Anon, I don't know about any storage battery with such a requirement. When some lead-acid models are sold, they have no acid in them, and must be filled at the dealer, then charged. I know of no such requirements for LIon, Ni-Cad, Gel or AGM batteries.

You may be thinking of self-discharge rate. Lithium Ion will discharge at almost 30% per month, but the others self-discharge at no more than 5% per month.

I have a lot of LIon batteries, and I must say it is definitely a pain in the patoot to remember to charge them on a calendar basis, but I put up with it, because where else can you get a AA cell with 2.8 amp-hours capacity? I have a marine walkie-talkie that I replaced it's Ni-Cad battery with LIon, and now the radio will operate three times as long as with a NEW Ni-Cad.

Normand a Kerr

I was looking to buy a food slicer, and then I noticed it sayed It had a D.C. motor. Does that mean I have to run it off a battery? Or maybe a converter? The info. on the appliance, witch is on the internet, does not give any info????

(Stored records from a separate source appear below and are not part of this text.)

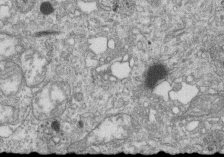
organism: Human
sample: HeLa cell HIV synapse
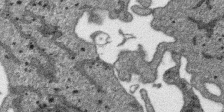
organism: Human
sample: Lung epithelial cells infected with SARS-CoV-2
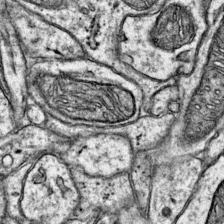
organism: Mouse
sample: Primary visual cortex
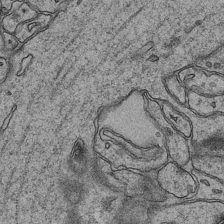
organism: Mouse
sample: CA1 Hippocampus
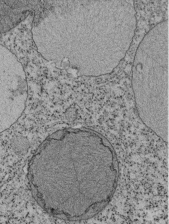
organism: Tetrahymena
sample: Cilia in tetrahymena
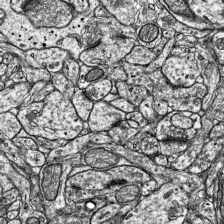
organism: Mouse
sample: Visual Cortex
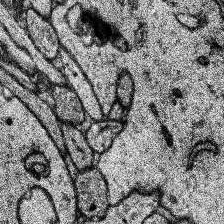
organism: Human
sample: Temporal Lobe
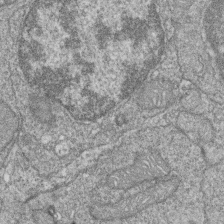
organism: Zebrafish
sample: Cilia; retinal pigment epithelium
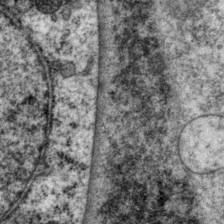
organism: P. pacificus
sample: Pharynx

You may be thinking of self-discharge rate. Lithium Ion will discharge at almost 30% per month, but the others self-discharge at no more than 5% per month.

Harold Galley

i am interested in building a power system that could handle all applainces that ia use in my house.


i like to use the inverter in my car, that battery is 12volts, and if i do attach the inverter to my car battery in car then can it be possible that i can play the ac appliances in the car, for example home theater system or any lights,,,,that we use in home.i want to generate the dc power to ac. so i need some assistance to do that,and if u help me i will really be obiliged.please to assist me what r the equipments i need and how to do,,,i heard from some one that if the car will be in running condition then will i be able to use the power of the battery to use for ac current or only when i switch off the engine i will be able to get the power....?

ED NOTE: You can do this, Sanjeeb, but remember the numbers. The average car battery is about 60 ampere-hours or less, and a moderate load will drain that battery in minutes. Also, if you are using the accessory plug in the car to power the inverter with, you cannot use more than a 120-watt load through them, or you blow the fuse. You best way to go is to put in a second battery of the deep-cycle variety, then use a battery isolator to connect it to the primary battery. The load will always be on the secondary battery, and your car will still start and run properly on it's primary battery. If you get a Group 31 deep-cycle battery of 115 amp-hours, you can drain it at 25 amps (300 watts) for almost 3 hours without recharging and without risking damage to the battery (the 50% drainage rule). Don't forget the capacity of your car's charging system. It has to be up to the task of putting all those amp-hours back into the battery, which usually means long engine runs to do it. If you can, use an AC battery charger and plug the car in to it to recharge. Don't forget that you will need at least 4-guage copper cables to hook up a set-up like this.